_DATA SHOWN_
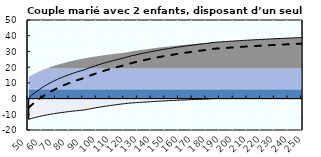
| Category | Coin fiscal moyen (somme des composantes) | Taux moyen d'imposition net en % du salaire brut |
|---|---|---|
| 50.0 | 0.462 | -5.859 |
| 51.0 | 1.241 | -5.03 |
| 52.0 | 1.991 | -4.233 |
| 53.0 | 2.712 | -3.465 |
| 54.0 | 3.407 | -2.727 |
| 55.0 | 4.077 | -2.015 |
| 56.0 | 4.722 | -1.328 |
| 57.0 | 5.345 | -0.666 |
| 58.0 | 5.946 | -0.026 |
| 59.0 | 6.528 | 0.592 |
| 60.0 | 7.089 | 1.189 |
| 61.0 | 7.632 | 1.767 |
| 62.0 | 8.158 | 2.326 |
| 63.0 | 8.667 | 2.868 |
| 64.0 | 9.16 | 3.392 |
| 65.0 | 9.638 | 3.9 |
| 66.0 | 10.102 | 4.393 |
| 67.0 | 10.551 | 4.871 |
| 68.0 | 10.988 | 5.336 |
| 69.0 | 11.412 | 5.786 |
| 70.0 | 11.823 | 6.224 |
| 71.0 | 12.223 | 6.649 |
| 72.0 | 12.612 | 7.063 |
| 73.0 | 12.991 | 7.465 |
| 74.0 | 13.359 | 7.857 |
| 75.0 | 13.717 | 8.238 |
| 76.0 | 14.066 | 8.609 |
| 77.0 | 14.405 | 8.97 |
| 78.0 | 14.736 | 9.322 |
| 79.0 | 15.059 | 9.665 |
| 80.0 | 15.374 | 10 |
| 81.0 | 15.681 | 10.326 |
| 82.0 | 15.98 | 10.645 |
| 83.0 | 16.272 | 10.955 |
| 84.0 | 16.557 | 11.259 |
| 85.0 | 16.836 | 11.555 |
| 86.0 | 17.108 | 11.844 |
| 87.0 | 17.374 | 12.127 |
| 88.0 | 17.633 | 12.403 |
| 89.0 | 17.887 | 12.673 |
| 90.0 | 18.135 | 12.937 |
| 91.0 | 18.448 | 13.27 |
| 92.0 | 18.783 | 13.626 |
| 93.0 | 19.111 | 13.974 |
| 94.0 | 19.431 | 14.315 |
| 95.0 | 19.745 | 14.649 |
| 96.0 | 20.053 | 14.976 |
| 97.0 | 20.354 | 15.296 |
| 98.0 | 20.649 | 15.61 |
| 99.0 | 20.938 | 15.917 |
| 100.0 | 21.221 | 16.218 |
| 101.0 | 21.498 | 16.513 |
| 102.0 | 21.77 | 16.803 |
| 103.0 | 22.037 | 17.087 |
| 104.0 | 22.299 | 17.365 |
| 105.0 | 22.556 | 17.638 |
| 106.0 | 22.808 | 17.906 |
| 107.0 | 23.055 | 18.169 |
| 108.0 | 23.297 | 18.427 |
| 109.0 | 23.535 | 18.68 |
| 110.0 | 23.769 | 18.929 |
| 111.0 | 23.999 | 19.173 |
| 112.0 | 24.224 | 19.413 |
| 113.0 | 24.446 | 19.648 |
| 114.0 | 24.663 | 19.88 |
| 115.0 | 24.877 | 20.107 |
| 116.0 | 25.087 | 20.33 |
| 117.0 | 25.294 | 20.55 |
| 118.0 | 25.497 | 20.766 |
| 119.0 | 25.72 | 21.003 |
| 120.0 | 25.979 | 21.278 |
| 121.0 | 26.233 | 21.549 |
| 122.0 | 26.483 | 21.815 |
| 123.0 | 26.729 | 22.076 |
| 124.0 | 26.944 | 22.305 |
| 125.0 | 27.154 | 22.528 |
| 126.0 | 27.36 | 22.748 |
| 127.0 | 27.563 | 22.963 |
| 128.0 | 27.763 | 23.176 |
| 129.0 | 27.96 | 23.385 |
| 130.0 | 28.153 | 23.591 |
| 131.0 | 28.344 | 23.794 |
| 132.0 | 28.532 | 23.994 |
| 133.0 | 28.717 | 24.19 |
| 134.0 | 28.899 | 24.384 |
| 135.0 | 29.079 | 24.575 |
| 136.0 | 29.255 | 24.763 |
| 137.0 | 29.43 | 24.949 |
| 138.0 | 29.602 | 25.131 |
| 139.0 | 29.771 | 25.311 |
| 140.0 | 29.938 | 25.489 |
| 141.0 | 30.102 | 25.664 |
| 142.0 | 30.264 | 25.836 |
| 143.0 | 30.424 | 26.006 |
| 144.0 | 30.582 | 26.174 |
| 145.0 | 30.738 | 26.34 |
| 146.0 | 30.891 | 26.503 |
| 147.0 | 31.042 | 26.664 |
| 148.0 | 31.192 | 26.822 |
| 149.0 | 31.339 | 26.979 |
| 150.0 | 31.484 | 27.134 |
| 151.0 | 31.628 | 27.286 |
| 152.0 | 31.769 | 27.437 |
| 153.0 | 31.909 | 27.585 |
| 154.0 | 32.047 | 27.732 |
| 155.0 | 32.183 | 27.876 |
| 156.0 | 32.317 | 28.019 |
| 157.0 | 32.45 | 28.16 |
| 158.0 | 32.581 | 28.299 |
| 159.0 | 32.71 | 28.437 |
| 160.0 | 32.837 | 28.573 |
| 161.0 | 32.964 | 28.707 |
| 162.0 | 33.088 | 28.839 |
| 163.0 | 33.211 | 28.97 |
| 164.0 | 33.333 | 29.099 |
| 165.0 | 33.453 | 29.227 |
| 166.0 | 33.571 | 29.353 |
| 167.0 | 33.688 | 29.478 |
| 168.0 | 33.804 | 29.601 |
| 169.0 | 33.918 | 29.722 |
| 170.0 | 34.032 | 29.843 |
| 171.0 | 34.143 | 29.961 |
| 172.0 | 34.254 | 30.079 |
| 173.0 | 34.363 | 30.195 |
| 174.0 | 34.471 | 30.31 |
| 175.0 | 34.577 | 30.423 |
| 176.0 | 34.683 | 30.535 |
| 177.0 | 34.787 | 30.646 |
| 178.0 | 34.89 | 30.756 |
| 179.0 | 34.992 | 30.864 |
| 180.0 | 35.093 | 30.971 |
| 181.0 | 35.193 | 31.077 |
| 182.0 | 35.291 | 31.182 |
| 183.0 | 35.389 | 31.286 |
| 184.0 | 35.664 | 31.579 |
| 185.0 | 35.73 | 31.648 |
| 186.0 | 35.794 | 31.717 |
| 187.0 | 35.858 | 31.785 |
| 188.0 | 35.921 | 31.852 |
| 189.0 | 35.983 | 31.918 |
| 190.0 | 36.045 | 31.984 |
| 191.0 | 36.106 | 32.049 |
| 192.0 | 36.167 | 32.113 |
| 193.0 | 36.227 | 32.177 |
| 194.0 | 36.286 | 32.24 |
| 195.0 | 36.344 | 32.302 |
| 196.0 | 36.403 | 32.364 |
| 197.0 | 36.46 | 32.425 |
| 198.0 | 36.517 | 32.486 |
| 199.0 | 36.573 | 32.546 |
| 200.0 | 36.629 | 32.605 |
| 201.0 | 36.684 | 32.663 |
| 202.0 | 36.739 | 32.722 |
| 203.0 | 36.793 | 32.779 |
| 204.0 | 36.846 | 32.836 |
| 205.0 | 36.899 | 32.892 |
| 206.0 | 36.952 | 32.948 |
| 207.0 | 37.004 | 33.004 |
| 208.0 | 37.055 | 33.058 |
| 209.0 | 37.106 | 33.113 |
| 210.0 | 37.157 | 33.166 |
| 211.0 | 37.207 | 33.22 |
| 212.0 | 37.257 | 33.272 |
| 213.0 | 37.306 | 33.325 |
| 214.0 | 37.354 | 33.376 |
| 215.0 | 37.403 | 33.428 |
| 216.0 | 37.45 | 33.479 |
| 217.0 | 37.498 | 33.529 |
| 218.0 | 37.545 | 33.579 |
| 219.0 | 37.591 | 33.628 |
| 220.0 | 37.637 | 33.677 |
| 221.0 | 37.683 | 33.726 |
| 222.0 | 37.728 | 33.774 |
| 223.0 | 37.773 | 33.821 |
| 224.0 | 37.817 | 33.869 |
| 225.0 | 37.861 | 33.915 |
| 226.0 | 37.905 | 33.962 |
| 227.0 | 37.948 | 34.008 |
| 228.0 | 37.991 | 34.053 |
| 229.0 | 38.033 | 34.098 |
| 230.0 | 38.075 | 34.143 |
| 231.0 | 38.117 | 34.188 |
| 232.0 | 38.159 | 34.232 |
| 233.0 | 38.2 | 34.275 |
| 234.0 | 38.24 | 34.319 |
| 235.0 | 38.281 | 34.362 |
| 236.0 | 38.321 | 34.404 |
| 237.0 | 38.36 | 34.446 |
| 238.0 | 38.4 | 34.488 |
| 239.0 | 38.439 | 34.53 |
| 240.0 | 38.477 | 34.571 |
| 241.0 | 38.516 | 34.611 |
| 242.0 | 38.554 | 34.652 |
| 243.0 | 38.591 | 34.692 |
| 244.0 | 38.629 | 34.732 |
| 245.0 | 38.666 | 34.771 |
| 246.0 | 38.703 | 34.81 |
| 247.0 | 38.739 | 34.849 |
| 248.0 | 38.775 | 34.888 |
| 249.0 | 38.811 | 34.926 |
| 250.0 | 38.847 | 34.964 |

_EXERCISE DIRECTIONS_
Would you please write out, exactly and with no other lines, the stretch of the listing above from the line containing "31.042 | 26.664 |" through the line containing "33.918 | 29.722 |"?

_RESULT_
| 147.0 | 31.042 | 26.664 |
| 148.0 | 31.192 | 26.822 |
| 149.0 | 31.339 | 26.979 |
| 150.0 | 31.484 | 27.134 |
| 151.0 | 31.628 | 27.286 |
| 152.0 | 31.769 | 27.437 |
| 153.0 | 31.909 | 27.585 |
| 154.0 | 32.047 | 27.732 |
| 155.0 | 32.183 | 27.876 |
| 156.0 | 32.317 | 28.019 |
| 157.0 | 32.45 | 28.16 |
| 158.0 | 32.581 | 28.299 |
| 159.0 | 32.71 | 28.437 |
| 160.0 | 32.837 | 28.573 |
| 161.0 | 32.964 | 28.707 |
| 162.0 | 33.088 | 28.839 |
| 163.0 | 33.211 | 28.97 |
| 164.0 | 33.333 | 29.099 |
| 165.0 | 33.453 | 29.227 |
| 166.0 | 33.571 | 29.353 |
| 167.0 | 33.688 | 29.478 |
| 168.0 | 33.804 | 29.601 |
| 169.0 | 33.918 | 29.722 |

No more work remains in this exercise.